Senthilbalaji postponed heart surgery from June 18 to 21 to cooperate with ED, counsel tells Madras HC

Appearing before Justice C.V. Karthikeyan, Solicitor- General Tushar Mehta and Additional Solicitor-General AR.L. Sundaresan vehemently objected to such a claim and said there were no materials to prove it 

July 12, 2023 11:06 pm | Updated 11:07 pm IST - CHENNAI

The arrested Minister, V. Senthilbalaji, was scheduled to undergo a beating heart coronary artery bypass surgery at Kauvery Hospital in Chennai on June 18. However, he requested the doctors to postpone it to June 21 in order to cooperate with the Enforcement Directorate (ED) which had obtained permission for his custodial interrogation at the hospital, senior counsel N.R. Elango claimed before the Madras High Court on Wednesday.

This submission was made before Justice C.V. Karthikeyan, the third judge hearing a habeas corpus petition filed by the Minister’s wife Megala following a split verdict by two judges of a Division Bench on July 4. It led to a bustle in the court hall with Solicitor- General Tushar Mehta and Additional Solicitor-General AR.L. Sundaresan vehemently opposing the claim and contending that there was no material to prove such a claim being made now.

The claim regarding postponement of surgery gained significance in the light of the argument advanced by senior counsel Kapil Sibal, representing the habeas corpus petitioner, that the Principal Sessions Court in Chennai had permitted the ED to subject the Minister to custodial interrogation at the private hospital for eight days from June 17 to 24, but the investigating officer failed to take custody and therefore such custody could not be sought again.

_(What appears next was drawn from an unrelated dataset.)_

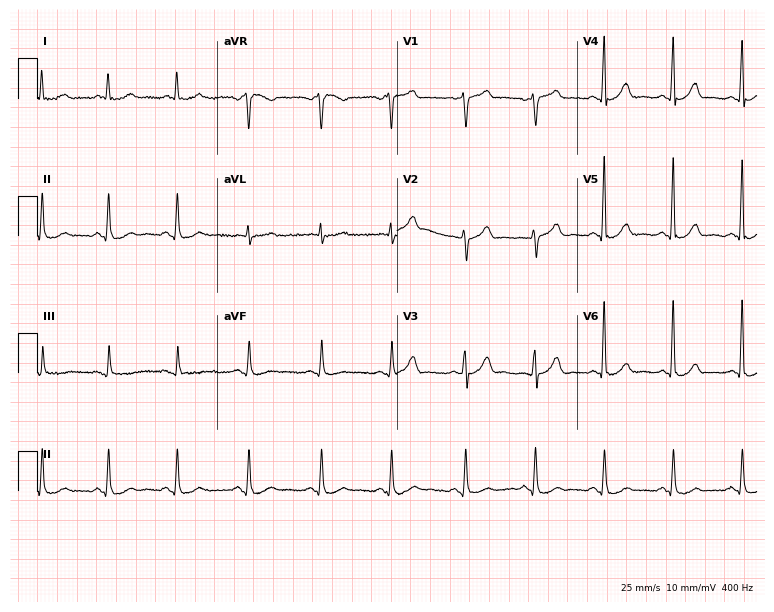
Resting 12-lead electrocardiogram (7.3-second recording at 400 Hz). Patient: a 64-year-old male. Read as a normal ECG.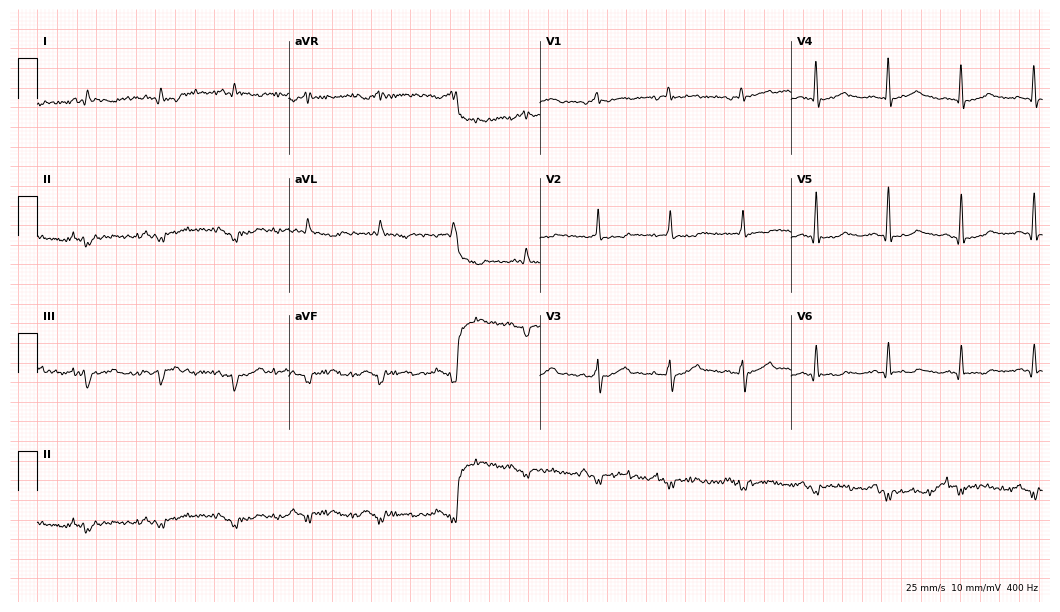
Electrocardiogram, a 69-year-old male. Of the six screened findings (first-degree AV block, right bundle branch block, left bundle branch block, sinus bradycardia, atrial fibrillation, sinus tachycardia), none is recorded.

Answering the argument, the Solicitor-General told the court that the ED had actually obtained permission for custodial interrogation from the sessions judge on June 16 and wrote to the doctors of the private hospital immediately, wanting to know if they could interrogate the Minister. The doctors replied on June 17 that the interrogation could be carried out only under medical supervision and that it would have to be stopped in case of an emergency.

“If we had taken his custody at the hospital itself and if he had suddenly developed chest pain during interrogation, who will take responsibility Milord,” the SG asked. Further, referring to the Minister having actually complained of chest pain immediately after his arrest at 1.39 a.m. on June 13, leading to his hospitalisation the same night, the SG said, “In all probability, he would have developed chest pain during interrogation too.”

The SG further argued that the ED could not be denied the opportunity of custodial interrogation simply because of the expiry of 15 days from the day of arrest. Fifteen days is the maximum period for which the ED is entitled to subject an accused to custodial interrogation and not the period before which the custody must be taken. Otherwise, every other accused would get admitted to hospital for 15 days and conveniently avoid being interrogated, he said.

At this point of time, the judge, in a lighter vein, quipped, “And they will have to get operated upon also.”

The SG concurred and said, “Sometimes, the stakes are so high in money-laundering cases that getting operated upon is found better than getting interrogated. Even presuming that the Minister was genuinely unwell, for me, it was an impossibility to interrogate him at the hospital in accordance with the conditions imposed by the sessions judge.”

Other arguments

Replying to the other arguments advanced by Mr. Sibal on behalf of the petitioner, Mr. Mehta said the ED officials only arrive at a prima facie satisfaction of guilt, on the basis of material collected by them, before exercising their powers under Section 19 of the Prevention of Money Laundering Act (PMLA), 2002, to arrest an accused and therefore, it could not be argued that the officials had no powers to investigate or interrogate after having invoked the legal provision.

The SG said the Supreme Court had stated that the ED officials were not police officers only because money laundering was a non-bailable offence and not for the purpose of holding that they could not investigate the offence or interrogate the accused. He said the ED actually had a duty, not just powers, to unearth the trail behind money-laundering offences and therefore, it had to subject the accused to custodial interrogation.

“I never use the expression, ‘power to investigate.’ I always use the expression, ‘duty to investigate.’ Denial of custodial interrogation denies me my duty to investigate. The words ‘investigation’ and ‘inquiry’ have been used interchangeably in the Act [PMLA] and they have to be understood according to their context. Investigation runs through the fabric of the PMLA. Their argument of my not having the power to interrogate was never raised in the history of the PMLA for good reasons,” he said.

After the SG concluded his arguments, the judge wanted Mr. Sibal to respond on Thursday itself. However, since it was represented that the senior counsel was unwell and required medical attention, the judge directed the High Court Registry to list the case for Friday and reminded all senior counsel that the Supreme Court had insisted upon an early disposal of the case.